No complete, enforceable and binding contract can be found in the correspondence and surrounding circumstances in which it was written. Implicit in the agreement to write off $500 (assuming but not deciding that being "agreeable" to such a writing off is an agreement to do so), is that it would be done in consideration of the payment of the remainder of the judgment. Otherwise there was no consideration for the agreement. It does not appear that the parties considered the election not to file a motion for a rehearing a consideration for the promise to write off the $500. There was no meeting of the minds of the attorneys, who were acting for their clients, as to the manner in which the judgment was to be paid. Ordinarily such payments are made by check to the attorney alone, or to the client alone, in which latter case the attorney could endorse for the client. If there could be any implied agreement in the circumstances as to how the judgment would be paid it would have to be in one of the above methods. The draft tendered was one suitable to cases where claims are settled without being reduced to judgments, in which event the insurance company or the insured has a right to insist on a receipt in full from the judgment creditor of the insured, releasing the insured from all claims arising from the incident giving rise to the cause of action. In this case a judgment was obtained. There was no claim for personal injury so there was no basis for the demand for a receipt and release from the judgment creditor.

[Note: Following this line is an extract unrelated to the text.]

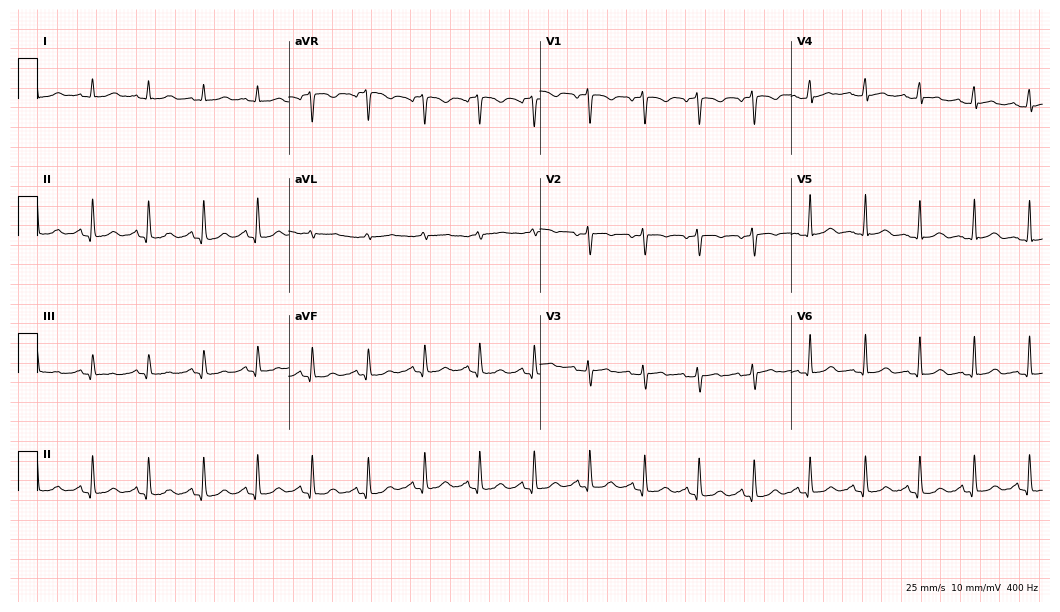
Resting 12-lead electrocardiogram. Patient: a 40-year-old female. The tracing shows sinus tachycardia (a sinus rate of 100 beats per minute or more).

The attorney for Mr. Mangum was justified in refusing to accept the draft tendered and in demanding cash whether his doing so be considered reasonable or unreasonable. The contention that Mangum is precluded from contending that the write-off was not effected because he precluded the other party from filing a motion for a rehearing is without merit because after the draft tendered was declined and returned the insurer had ten days in which to pay the judgment in cash and assure the writing off of the punitive damages. This it chose not to do. Hence the present appeal.
The court erred in writing off the punitive damages and in ending the case.
Fulcher, Fulcher, Hagler & Harper, Gould B. Hagler, contra.
Randall Evans, Jr., for plaintiff in error.
DECIDED OCTOBER 2, 1963 -- REHEARING DENIED OCTOBER 23, 1963.